Intelligent design: Religion or science?

by

Chuck Doswell


Posted: 07 December 2005 Updated: A small revision, thanks to the suggestion of Rob Dale, about changing the value of pi.

As usual, this is my opinion. Comments and challenges will be presented herein as an Appendix (!) if the authors are willing to have them published. along with my reply. Otherwise, don't waste my time and yours. My email is cdoswell@earthlink.net

The theory of intelligent design (ID) holds that certain features of the universe and of living things are best explained by an intelligent cause rather than an undirected process such as natural selection. ID is thus a scientific disagreement with the core claim of evolutionary theory that the apparent design of living systems is an illusion.

- from an Intelligent Design Website


Introduction

"Intelligent design" (or ID) is not a scientific disagreement at all. It's yet another thinly-veiled attempt to inject religion into the science classroom. Must we constantly relive the Scopes Trial of 1925? ID has been described (by John Stewart) as the science of using the concepts central to science to discredit science - your basic logical contradiction.

But let's ignore that aspect of the issue for a moment and consider what this whole debate boils down to: disputing science when scientific investigation calls religious dogma into question. This has a long history and no doubt extends well into prehistory. When science and religion clash, religion is forced to respond. Typical religious responses in an earlier era included: excommunication, imprisonment, torture, and even death for someone advocating a point of view that disputed religious dogma. Hopefully, Western society has advanced beyond that, although some fundamentalists might be willing to reinstitute such methods if they could. Apparently, in fundamentalist Islam, calling their dogma into question can result in such extreme treatment (as in Salman Rushdie - to name but one example), so some of our home-grown fundamentalist Christians share that propensity with their Islamist counterparts. Imagine if scientific conflicts created calls for true believers to murder those who espoused opposing beliefs! That certainly would transform science!

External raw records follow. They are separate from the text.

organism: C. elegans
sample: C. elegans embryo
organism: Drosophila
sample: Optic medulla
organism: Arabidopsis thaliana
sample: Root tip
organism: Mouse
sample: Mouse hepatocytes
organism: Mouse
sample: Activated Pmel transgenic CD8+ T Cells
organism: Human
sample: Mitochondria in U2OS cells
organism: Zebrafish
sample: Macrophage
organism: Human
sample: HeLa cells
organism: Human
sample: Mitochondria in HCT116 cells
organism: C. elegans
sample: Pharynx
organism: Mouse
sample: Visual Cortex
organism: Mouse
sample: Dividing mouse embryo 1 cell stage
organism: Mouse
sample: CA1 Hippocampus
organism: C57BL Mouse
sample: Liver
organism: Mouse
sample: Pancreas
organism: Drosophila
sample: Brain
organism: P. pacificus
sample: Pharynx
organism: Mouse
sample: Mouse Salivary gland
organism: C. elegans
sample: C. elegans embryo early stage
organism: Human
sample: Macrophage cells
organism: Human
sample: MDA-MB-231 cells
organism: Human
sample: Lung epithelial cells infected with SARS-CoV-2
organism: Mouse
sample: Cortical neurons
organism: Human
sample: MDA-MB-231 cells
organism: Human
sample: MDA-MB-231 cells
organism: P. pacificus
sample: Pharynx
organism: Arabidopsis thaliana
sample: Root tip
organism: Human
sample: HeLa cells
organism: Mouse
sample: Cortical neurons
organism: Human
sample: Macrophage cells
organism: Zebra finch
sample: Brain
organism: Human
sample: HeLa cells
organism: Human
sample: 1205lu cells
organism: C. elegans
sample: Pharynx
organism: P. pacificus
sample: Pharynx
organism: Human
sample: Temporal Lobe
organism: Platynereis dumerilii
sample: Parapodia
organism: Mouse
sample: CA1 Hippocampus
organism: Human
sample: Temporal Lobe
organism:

The fundamental aspect of religious faith is that faith itself. Faith is basically the acceptance of something without question. You're expected to believe even when there's no evidence. In fact, you're asked to believe especially when evidence is lacking. Science, on the other hand, is the antithesis of faith. Everything in science is open to question, including fundamental assumptions. Evidence is at the heart of scientific investigation, so blindly accepting a concept is profoundly antiscientific. If you use your religious beliefs in the conduct of your investigations, then that investigation can't be a part of science but becomes an act of religious faith.  It's not just flawed science, then - it's outside of the domain of science. There are many who seek to reconcile this chasm that divides religion and science, but it just can't be bridged.

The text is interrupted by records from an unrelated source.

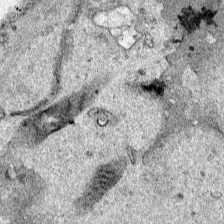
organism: Human
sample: Mitochondria in HCT116 cells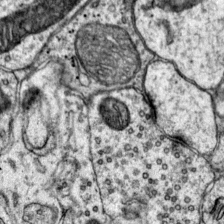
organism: Mouse
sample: Primary visual cortex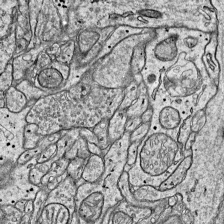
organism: Mouse
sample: Visual Cortex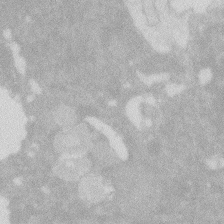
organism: Zebrafish
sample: Macrophage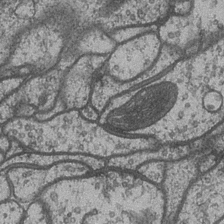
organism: Drosophila
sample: Optic medulla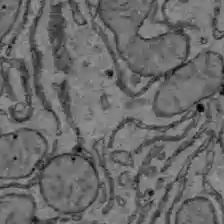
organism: C57BL Mouse
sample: Liver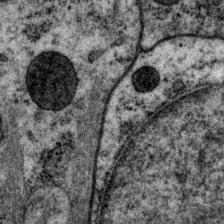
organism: P. pacificus
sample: Pharynx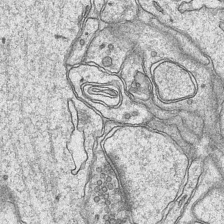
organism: Mouse
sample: CA1 Hippocampus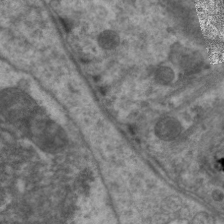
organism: C. elegans
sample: Pharynx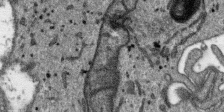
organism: Human
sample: Lung epithelial cells, uninfected (mock) control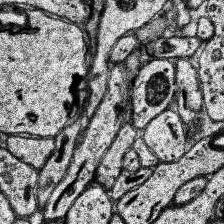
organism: Human
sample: Temporal Lobe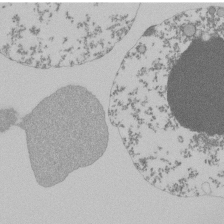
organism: Mouse
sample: Activated Pmel transgenic CD8+ T Cells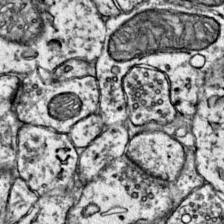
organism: Mouse
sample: Primary visual cortex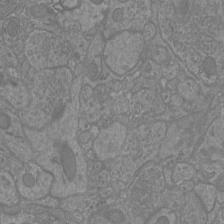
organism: Mouse
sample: Cortical neurons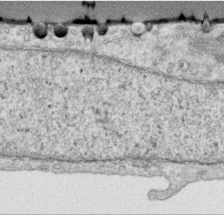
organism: Human
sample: Centriole in RPE cells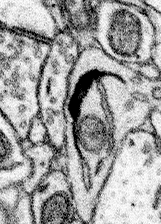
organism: Mouse
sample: Somatosensory cortex neuropil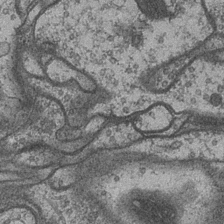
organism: Drosophila
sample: Optic medulla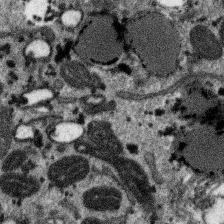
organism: Human
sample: Lung epithelial cells infected with SARS-CoV-2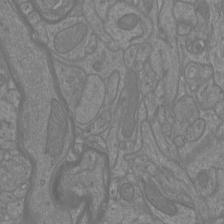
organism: Mouse
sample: Cortical neurons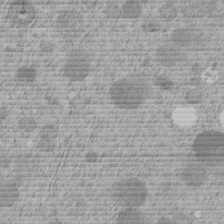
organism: C. elegans
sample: C. elegans embryo early stage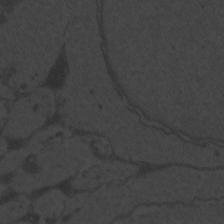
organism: Zebrafish
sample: Macrophage infected with Toxoplasma gondii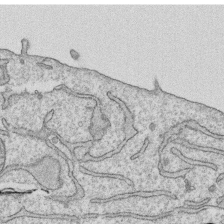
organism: Human
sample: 1205lu cells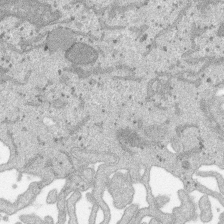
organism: Human
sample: Lung epithelial cells infected with SARS-CoV-2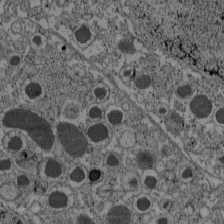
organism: C57BL Mouse
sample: Pancreatic islet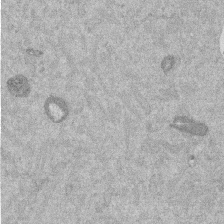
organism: Mouse
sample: Dividing mouse embryo 1 cell stage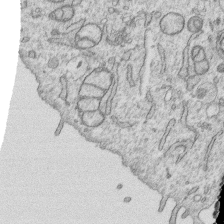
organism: Human
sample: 1205lu cells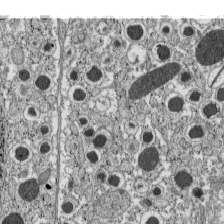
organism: C57BL Mouse
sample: Pancreatic islet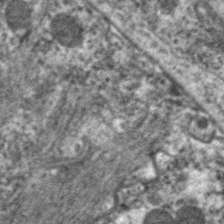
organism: C. elegans
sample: Pharynx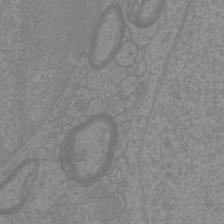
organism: Mouse
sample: Cortical neurons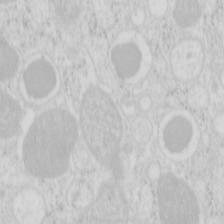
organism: Mouse
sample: Pancreas

Thus, despite the bogus claims of the ID idiots, the issue isn't simply one of alternative interpretations of the evidence. It's fundamentally about whether or not religious dogma has a place in a scientific investigation and should be taught in science classrooms. The answer to that question is resoundingly negative. Intelligent design is another in an apparently unending series of attacks on evolutionary biology. The attacks will go on so long as religion sees science as offering questions to religious dogma, which it does in the case of evolutionary biology.

The scientific method

I've written elsewhere about how science really works.  It's a human endeavor, with all that that entails - its practitioners are humans, and humans have a number of shortcomings compared with the ideals of science.  In spite of religion and science being irreconcilably different, it's possible for someone of faith to be a successful scientist - provided they don't inject their religious beliefs into their scientific investigations.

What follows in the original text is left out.